◆ What you have to do ◆
Only the lines of the data below from the one with "2065.4 | 2068.48 |" through the one with "2217.2 | 2216.32 |" are wanted. Repeat them exactly.

◆ Data extracted from a collection ◆
┌──
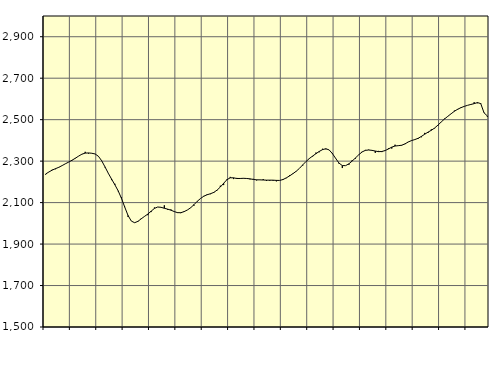
| Category | Piggar | Series 1 |
|---|---|---|
| nan | 2235.2 | 2238.07 |
| 87.0 | 2248 | 2247.77 |
| 87.0 | 2258.7 | 2256.79 |
| 87.0 | 2261.1 | 2263.73 |
| nan | 2269.2 | 2270.29 |
| 88.0 | 2278.3 | 2278.61 |
| 88.0 | 2286.8 | 2287.31 |
| 88.0 | 2295.1 | 2295.56 |
| nan | 2302.8 | 2304.44 |
| 89.0 | 2315.4 | 2313.88 |
| 89.0 | 2324.6 | 2324.27 |
| 89.0 | 2334.2 | 2333.53 |
| nan | 2344.9 | 2338.76 |
| 90.0 | 2336.5 | 2339.51 |
| 90.0 | 2337.7 | 2338.01 |
| 90.0 | 2334.8 | 2334.57 |
| nan | 2324.6 | 2323.56 |
| 91.0 | 2302.7 | 2301.9 |
| 91.0 | 2269.9 | 2272.43 |
| 91.0 | 2240.9 | 2241.71 |
| nan | 2208.5 | 2213.39 |
| 92.0 | 2190.7 | 2186.06 |
| 92.0 | 2154.6 | 2156.76 |
| 92.0 | 2125.3 | 2120.67 |
| nan | 2079.9 | 2078.05 |
| 93.0 | 2031 | 2037.69 |
| 93.0 | 2010.7 | 2010.76 |
| 93.0 | 2003.6 | 2002.97 |
| nan | 2011.4 | 2009.57 |
| 94.0 | 2024.1 | 2021.88 |
| 94.0 | 2034.2 | 2033.52 |
| 94.0 | 2039.3 | 2044.78 |
| nan | 2054.3 | 2058.54 |
| 95.0 | 2076.3 | 2071.97 |
| 95.0 | 2078.9 | 2078.75 |
| 95.0 | 2077.3 | 2077.29 |
| nan | 2086.9 | 2072.66 |
| 96.0 | 2065.4 | 2068.48 |
| 96.0 | 2067 | 2063.51 |
| 96.0 | 2057.8 | 2056.82 |
| nan | 2049.8 | 2051.5 |
| 97.0 | 2049.3 | 2051.26 |
| 97.0 | 2058.5 | 2056.44 |
| 97.0 | 2064.6 | 2064.35 |
| nan | 2074.3 | 2075.24 |
| 98.0 | 2085 | 2090.03 |
| 98.0 | 2108 | 2106.24 |
| 98.0 | 2119.9 | 2119.99 |
| nan | 2132.3 | 2130.99 |
| 99.0 | 2140.6 | 2137.99 |
| 99.0 | 2140.8 | 2142.72 |
| 99.0 | 2146.2 | 2149.23 |
| nan | 2158.8 | 2160.11 |
| 0.0 | 2181.5 | 2175.11 |
| 0.0 | 2184.5 | 2193.18 |
| 0.0 | 2213.5 | 2210.47 |
| nan | 2224 | 2219.69 |
| 1.0 | 2213.5 | 2219.41 |
| 1.0 | 2219 | 2216.24 |
| 1.0 | 2216.7 | 2216.34 |
| nan | 2218.3 | 2217.19 |
| 2.0 | 2217.2 | 2216.32 |
| 2.0 | 2212.2 | 2214.56 |
| 2.0 | 2214.5 | 2211.74 |
| nan | 2206.9 | 2209.84 |
| 3.0 | 2210.1 | 2209.61 |
| 3.0 | 2213 | 2208.93 |
| 3.0 | 2204.3 | 2208.23 |
| nan | 2205.4 | 2208.25 |
| 4.0 | 2205.4 | 2208.12 |
| 4.0 | 2202.5 | 2207.12 |
| 4.0 | 2206.9 | 2206.9 |
| nan | 2213.6 | 2211.21 |
| 5.0 | 2217.8 | 2219.19 |
| 5.0 | 2232.2 | 2228.64 |
| 5.0 | 2240.9 | 2239.33 |
| nan | 2252.1 | 2251.02 |
| 6.0 | 2265 | 2265.19 |
| 6.0 | 2278.8 | 2282.04 |
| 6.0 | 2298.2 | 2298.35 |
| nan | 2311 | 2312.62 |
| 7.0 | 2322.2 | 2324.66 |
| 7.0 | 2341.2 | 2335.86 |
| 7.0 | 2342.8 | 2346.71 |
| nan | 2359.7 | 2355.52 |
| 8.0 | 2357.1 | 2359.75 |
| 8.0 | 2354.1 | 2354.13 |
| 8.0 | 2339.2 | 2336.35 |
| nan | 2311.8 | 2312.71 |
| 9.0 | 2287.5 | 2290.52 |
| 9.0 | 2266.7 | 2278.63 |
| 9.0 | 2278.2 | 2278.28 |
| nan | 2282.3 | 2287.14 |
| 10.0 | 2305 | 2300.58 |
| 10.0 | 2312.3 | 2315.52 |
| 10.0 | 2330.4 | 2330.89 |
| nan | 2345.2 | 2344.21 |
| 11.0 | 2354 | 2352.03 |
| 11.0 | 2355.2 | 2353.64 |
| 11.0 | 2351.3 | 2351.99 |
| nan | 2340.1 | 2348.71 |
| 12.0 | 2349.4 | 2345.75 |
| 12.0 | 2343.6 | 2346.48 |
| 12.0 | 2352.7 | 2351.11 |
| nan | 2361.9 | 2358.79 |
| 13.0 | 2360.7 | 2367.5 |
| 13.0 | 2379.2 | 2372.9 |
| 13.0 | 2375.5 | 2374.61 |
| nan | 2375 | 2376.63 |
| 14.0 | 2381.9 | 2383.1 |
| 14.0 | 2392.9 | 2392.26 |
| 14.0 | 2398.1 | 2399.23 |
| nan | 2404.9 | 2403.98 |
| 15.0 | 2407.2 | 2410.07 |
| 15.0 | 2415.2 | 2419.29 |
| 15.0 | 2436.2 | 2429.84 |
| nan | 2436 | 2439.87 |
| 16.0 | 2453.4 | 2448.8 |
| 16.0 | 2457.9 | 2459.66 |
| 16.0 | 2471.3 | 2473.5 |
| nan | 2488.4 | 2488.86 |
| 17.0 | 2505 | 2503.23 |
| 17.0 | 2515.6 | 2515.98 |
| 17.0 | 2528.3 | 2528.43 |
| nan | 2543.6 | 2540.49 |
| 18.0 | 2548.1 | 2550.27 |
| 18.0 | 2556.5 | 2557.94 |
| 18.0 | 2563.4 | 2564.17 |
| nan | 2569.1 | 2569.16 |
| 19.0 | 2572.6 | 2573.36 |
| 19.0 | 2584.3 | 2577.37 |
| 19.0 | 2579.2 | 2582.41 |
| nan | 2580 | 2577.38 |
| 20.0 | 2533.9 | 2532.82 |
| 20.0 | 2514.1 | 2517.96 |
└──
◆ Finished task ◆
| 96.0 | 2065.4 | 2068.48 |
| 96.0 | 2067 | 2063.51 |
| 96.0 | 2057.8 | 2056.82 |
| nan | 2049.8 | 2051.5 |
| 97.0 | 2049.3 | 2051.26 |
| 97.0 | 2058.5 | 2056.44 |
| 97.0 | 2064.6 | 2064.35 |
| nan | 2074.3 | 2075.24 |
| 98.0 | 2085 | 2090.03 |
| 98.0 | 2108 | 2106.24 |
| 98.0 | 2119.9 | 2119.99 |
| nan | 2132.3 | 2130.99 |
| 99.0 | 2140.6 | 2137.99 |
| 99.0 | 2140.8 | 2142.72 |
| 99.0 | 2146.2 | 2149.23 |
| nan | 2158.8 | 2160.11 |
| 0.0 | 2181.5 | 2175.11 |
| 0.0 | 2184.5 | 2193.18 |
| 0.0 | 2213.5 | 2210.47 |
| nan | 2224 | 2219.69 |
| 1.0 | 2213.5 | 2219.41 |
| 1.0 | 2219 | 2216.24 |
| 1.0 | 2216.7 | 2216.34 |
| nan | 2218.3 | 2217.19 |
| 2.0 | 2217.2 | 2216.32 |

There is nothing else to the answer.